4. Ranking Forecasts Based on Accuracy

Once real-world outcomes are available, we can rank forecasts based on their proximity to the true outcome.

Ranking forecasts based on their accuracy helps us identify which predictions are most reliable. This ensures that we prioritize the best forecasts for decision-making.

The ranking function used in the paper is:

[ r(p, o) = |p - o| ]

where:

( p ) is the predicted probability
( o ) is the actual outcome (0 or 1)

Python Code: Ranking Forecasts


def ranking_metric(prediction, actual_outcome):
    """Calculate the absolute error between prediction and actual outcome."""
    return abs(prediction - actual_outcome)

# Convert forecast strings to float probabilities
df["forecast_1"] = df["forecast_1"].str.extract(r'(\d\.\d+)').astype(float)
df["forecast_2"] = df["forecast_2"].str.extract(r'(\d\.\d+)').astype(float)

# Compute ranking scores
df["rank_1"] = df.apply(lambda row: ranking_metric(row["forecast_1"], row["outcome"]), axis=1)
df["rank_2"] = df.apply(lambda row: ranking_metric(row["forecast_2"], row["outcome"]), axis=1)

# Determine the better forecast
df["better_forecast"] = df.apply(lambda row: "Forecast 1" if row["rank_1"] < row["rank_2"] else "Forecast 2", axis=1)

# Display dataset with rankings
tools.display_dataframe_to_user(name="Ranked Forecasts", dataframe=df)

This step identifies which forecast was closer to the actual outcome.

5. Fine-Tuning with Direct Preference Optimization (DPO)

The paper fine-tunes the model by using pairs of ranked reasoning traces. We’ll prepare a fine-tuning dataset based on our rankings.

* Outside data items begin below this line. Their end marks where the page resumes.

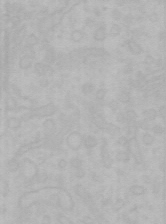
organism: Mouse
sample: Choroid plexus
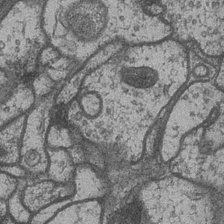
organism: Drosophila
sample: Optic medulla
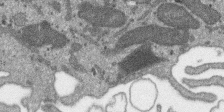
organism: Human
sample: Lung epithelial cells infected with SARS-CoV-2
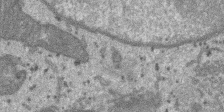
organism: Human
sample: Lung epithelial cells infected with SARS-CoV-2
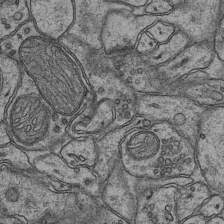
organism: Mouse
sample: CA1 Hippocampus
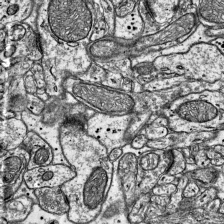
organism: Mouse
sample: Visual Cortex
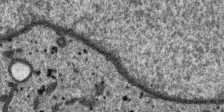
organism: Human
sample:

Python Code: Preparing Fine-Tuning Data

import torch
from transformers import AutoModelForCausalLM, AutoTokenizer, TrainingArguments, Trainer
from peft import get_peft_model, LoraConfig, TaskType

def fine_tune_dpo(df):
    model_name = "mistralai/Mistral-7B-Instruct"
    tokenizer = AutoTokenizer.from_pretrained(model_name)
    model = AutoModelForCausalLM.from_pretrained(model_name, torch_dtype=torch.float16)
    
    peft_config = LoraConfig(
        task_type=TaskType.CAUSAL_LM,
        r=16,
        lora_alpha=32,
        lora_dropout=0.05,
        target_modules=["q_proj", "v_proj"]
    )
    model = get_peft_model(model, peft_config)
    
    train_texts = [f"News: {row['content']}\nSentiment: {row['news_effect']}\n" for _, row in df.iterrows()]
    train_labels = [row['news_effect'] for _, row in df.iterrows()]
    
    tokenized_data = tokenizer(train_texts, padding=True, truncation=True, return_tensors="pt")
    
    training_args = TrainingArguments(
        output_dir="./dpo_model",
        per_device_train_batch_size=4,
        num_train_epochs=3,
        logging_dir="./logs",
    )
    trainer = Trainer(
        model=model,
        args=training_args,
        train_dataset=tokenized_data,
    )
    trainer.train()
    model.save_pretrained("./dpo_model")
    tokenizer.save_pretrained("./dpo_model")

# Train the model
fine_tune_dpo(df)

Check this blog post: Mastering LLM Fine-Tuning: A Practical Guide with LLaMA-Factory and LoRA to learn more about fine tuning LLM’s.

By integrating Direct Preference Optimization (DPO), we enhance an LLM’s ability to forecast stock movements based on news sentiment. This approach eliminates the need for a complex reward model, making fine-tuning simpler, faster, and more stable.

Additionally, ranking forecasts ensures we prioritize more accurate predictions, further improving decision-making. 🚀

6. Evaluating the Model: Brier Score Calculation

The paper evaluates model performance using the Brier Score, defined as:

[ BS = \frac{1}{N} \sum (p_i - o_i)^2 ]

Where:

( p_i ) is the predicted probability
( o_i ) is the actual outcome

Python Code: Computing Brier Score

def brier_score(predictions, outcomes):
    """Compute the Brier Score for probabilistic forecasts."""
    return ((predictions - outcomes) ** 2).mean()

brier = brier_score(df["forecast_1"], df["outcome"])
print(f"Brier Score: {brier:.4f}")

A lower Brier score indicates better forecasting performance.